_Task objective_
The reply should repeat all of the data word for word, with no pictures.

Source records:

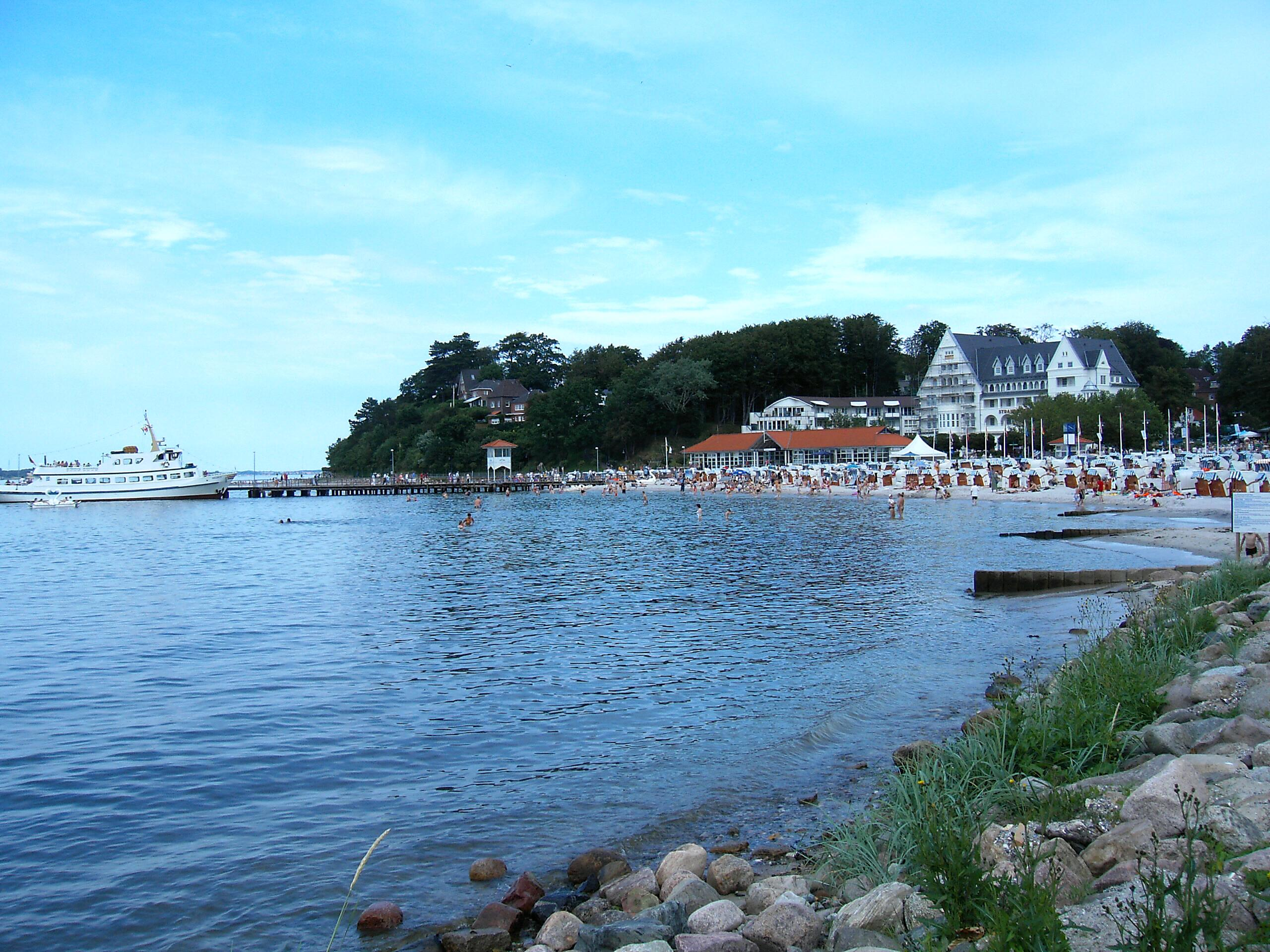 Strand in Glücksburg (Ostsee), Schleswig-Holstein
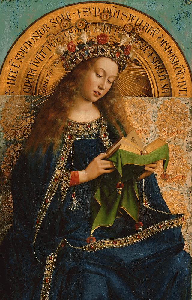 retable de l'Agneau mystique detail
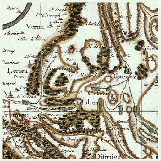 carte
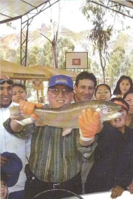 Fotografia del Ing. julian Barra Catacora
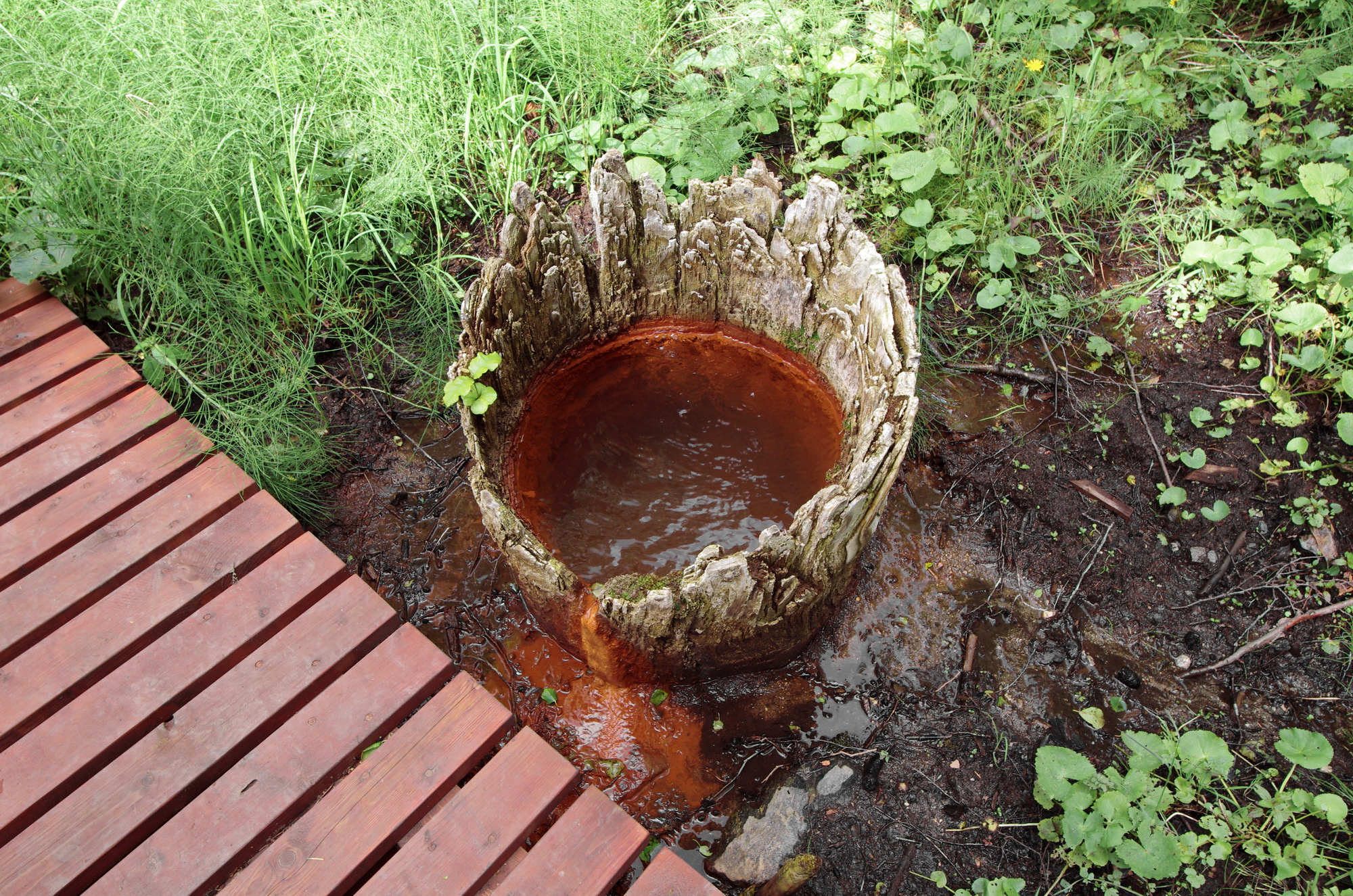 Přírodní památka Koňský pramen, u Chotěnova-Sklářů (místní část Mariánských Lázní), okres Cheb
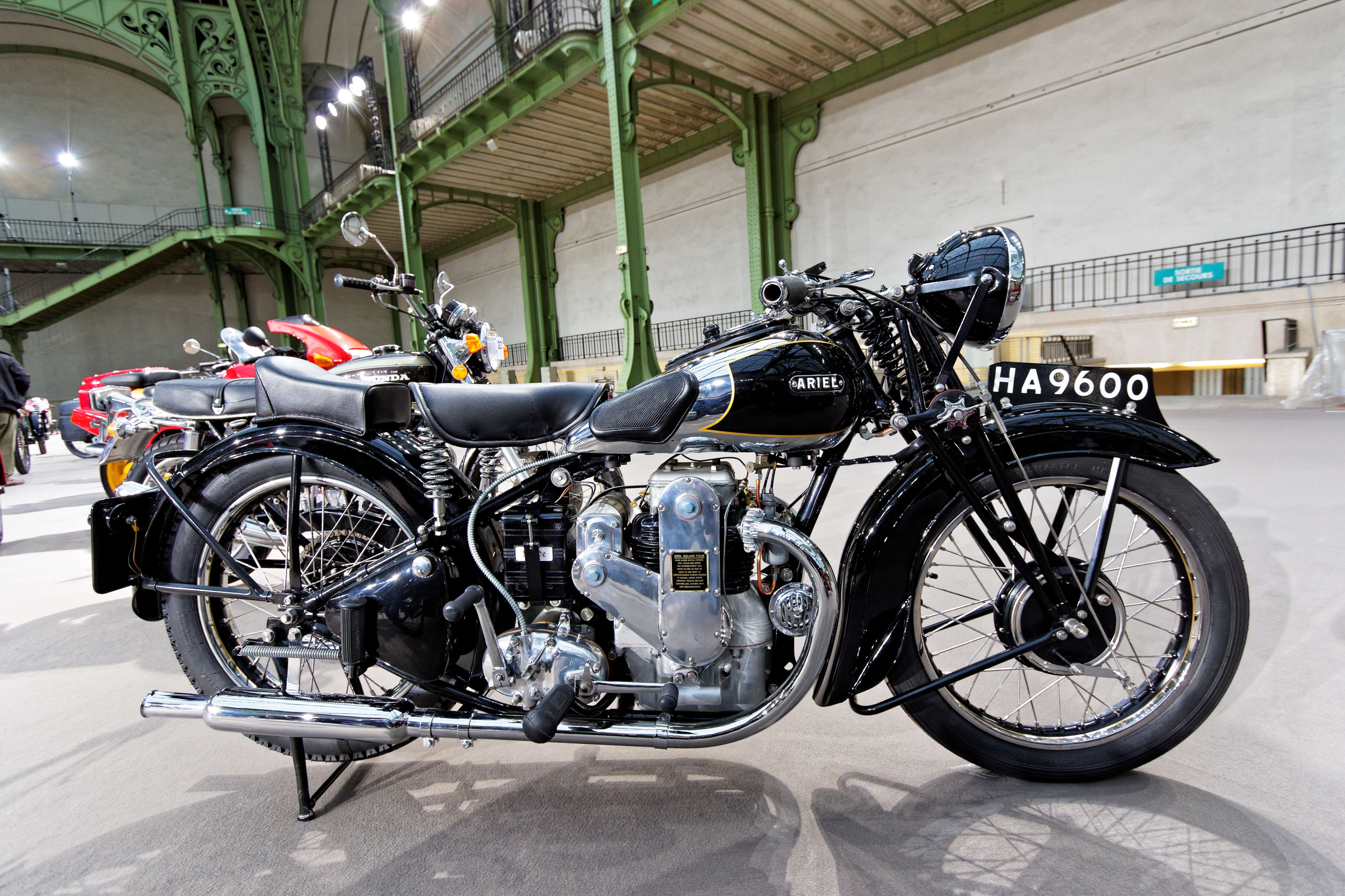 Un des véhicules présenté lors de la vente aux enchères Bonhams 2016 au Grand Palais de Paris.

_Your solution_
 Strand in Glücksburg (Ostsee), Schleswig-Holstein
 retable de l'Agneau mystique detail
 carte
 Fotografia del Ing. julian Barra Catacora
 Přírodní památka Koňský pramen, u Chotěnova-Sklářů (místní část Mariánských Lázní), okres Cheb
 Un des véhicules présenté lors de la vente aux enchères Bonhams 2016 au Grand Palais de Paris.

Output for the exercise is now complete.